# New Man Creek Viv



## MELLOWROO421 (Feb 21, 2007)

Finally got around to building this beast! My friend gave me this exo terra for Christmas last year and it has been sitting in my garage waiting for me to get around to it. I finally decided I was going to make the space in the frog room for it and get going on the build. I built an internal air circulation system in it with an 80mm computer fan with a 3 speed switch to control the air flow. I also used a power supply with 12v, 9v, 6v and 3v settings so I can really turn it down if necessary. A few choice orchids from Andy's, a few fireball or fireball hybrid broms from Junglebox and some left over accessories from around my frog stash and this is what I came up with. Going to add some more broms to fill in the top a little bit. This is going to house my group of 2.3 Man Creek pumilio so the broms in their current tank are going to be moved over since they have tads in them. Hopefully they will continue to raise them with no problems.


----------



## oldlady25715 (Nov 17, 2007)

Looks great. Interesting approach to put the furniture in the middle of the tank instead of adding a background.

Kudos for keeping the man creeks going.


----------



## Dart_Man (Mar 23, 2013)

Are those packing peanuts as your drainage layer? If so, is that safe?


----------



## Amphibian addict (May 15, 2012)

I've been wanting to try this for a while, and I love man creeks. How did you mount the canopy?


----------



## Baltimore Bryan (Sep 6, 2006)

Looks good, hopefully the female continues to feed tads without problems when you move them. What import year are they if you know?
Bryan


----------



## MELLOWROO421 (Feb 21, 2007)

Dart_Man said:


> Are those packing peanuts as your drainage layer? If so, is that safe?


Yes they are. As long as you use the non biodegradable peanuts, yes it is safe. I have been using them in some of my viv's for 5+ years with no ill effects. Super cheap and very light weight.



Amphibian addict said:


> I've been wanting to try this for a while, and I love man creeks. How did you mount the canopy?


The top of the Exo has 4 screen sections. The 2 in the back are covered with acrylic cut to fit and drilled for the air circulation system and mist nozzles. The 2 front panel are glass cut to fit.

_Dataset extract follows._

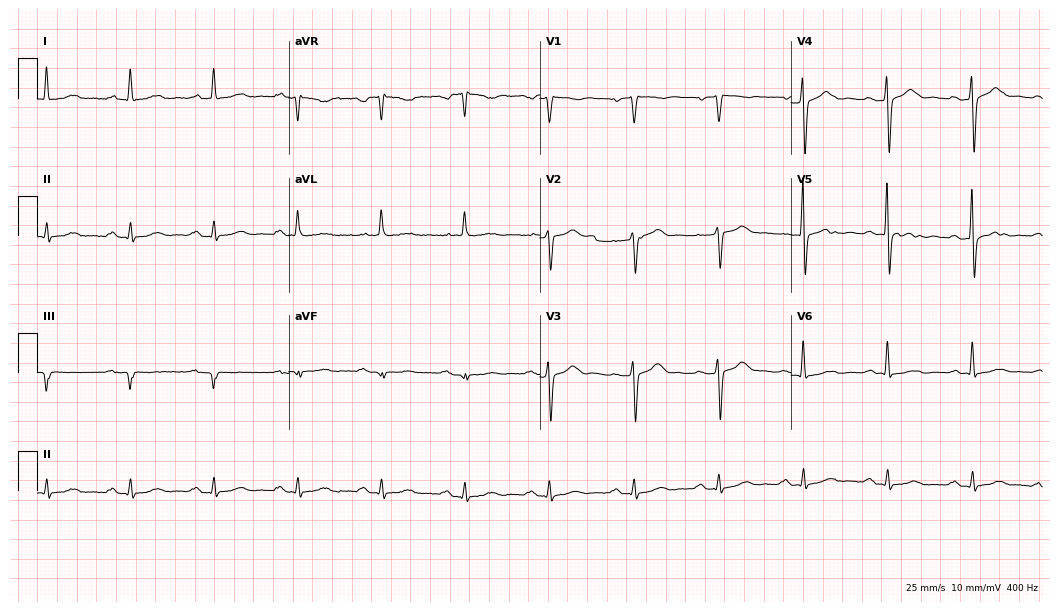
12-lead ECG (10.2-second recording at 400 Hz) from a 75-year-old man. Screened for six findings — first-degree AV block, right bundle branch block, left bundle branch block, sinus bradycardia, atrial fibrillation, sinus tachycardia — none is recorded. Only these six findings were labelled.
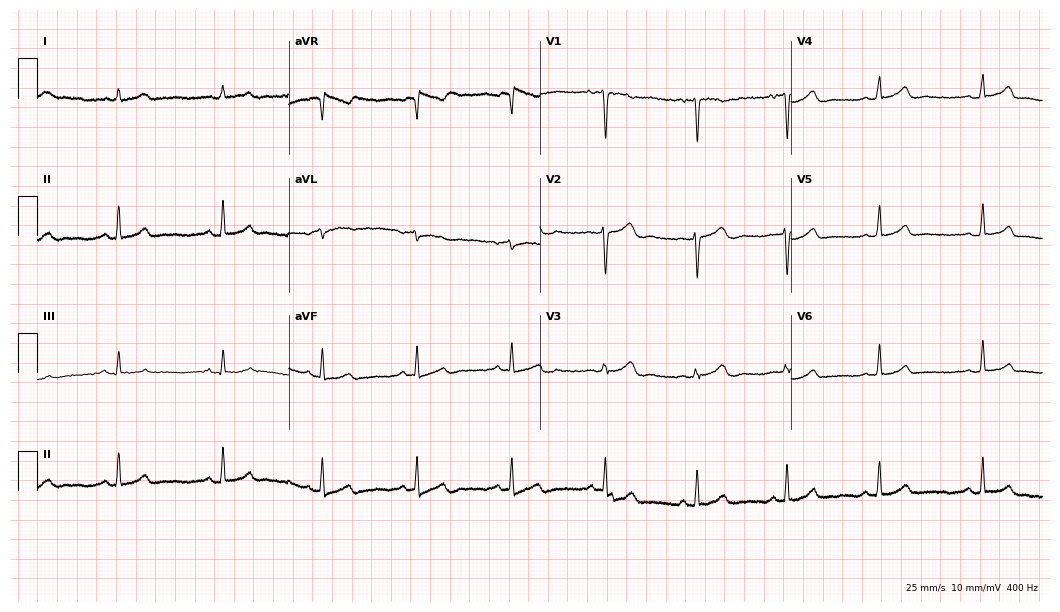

This keeps the viv sealed but gave me options for drilling without having to worry about cracking glass. 



Baltimore Bryan said:


> Looks good, hopefully the female continues to feed tads without problems when you move them. What import year are they if you know?
> Bryan


I'm hoping so too! They are '04 import offspring from a local frogger that I have been working with for the last year or 2. They have produced a few froglets in their 20g viv but it is so over grown I can't tell if they are still hopping around in there or not. They are going to appreciate the extra space I think.


----------



## BrainBug (Aug 25, 2010)

Bitchin' tank man. I love the way the wood looks like a floating paradise.


----------



## FroggyKnight (Mar 14, 2013)

Dude, this thing looks amazing! Great job

What are the dimensions of the tank?

John


----------



## ndame88 (Sep 24, 2010)

very nice, great work!!!


----------



## frogparty (Dec 27, 2007)

This came together really nicely!! Great orchid choices too

Love that Ornithocephalus gladiatus


----------



## MELLOWROO421 (Feb 21, 2007)

FroggyKnight said:


> Dude, this thing looks amazing! Great job
> 
> What are the dimensions of the tank?
> 
> John



Thank you very much! It is 36'' wide, 18'' deep and 36'' tall. 



frogparty said:


> This came together really nicely!! Great orchid choices too
> 
> Love that Ornithocephalus gladiatus


I can't thank you enough for the orchid recommendations you made for me. The gladiatus is probably my new favorite plant! Now, keeping it alive will be a milestone for me. I kill orchids like it's my job. Hopefully the circulation system solves my problems in that department. 

Thank you everyone for the coments. I'm planning on posting more pics in a few months once it grows in a little.


----------



## erik s (Apr 12, 2010)

Fantastic build Brian...makes me sooooo jealous! !!  great job....


----------



## Bunsincunsin (Feb 11, 2008)

Really cool tank; the background is very unique! Did you use Great Stuff to make it? 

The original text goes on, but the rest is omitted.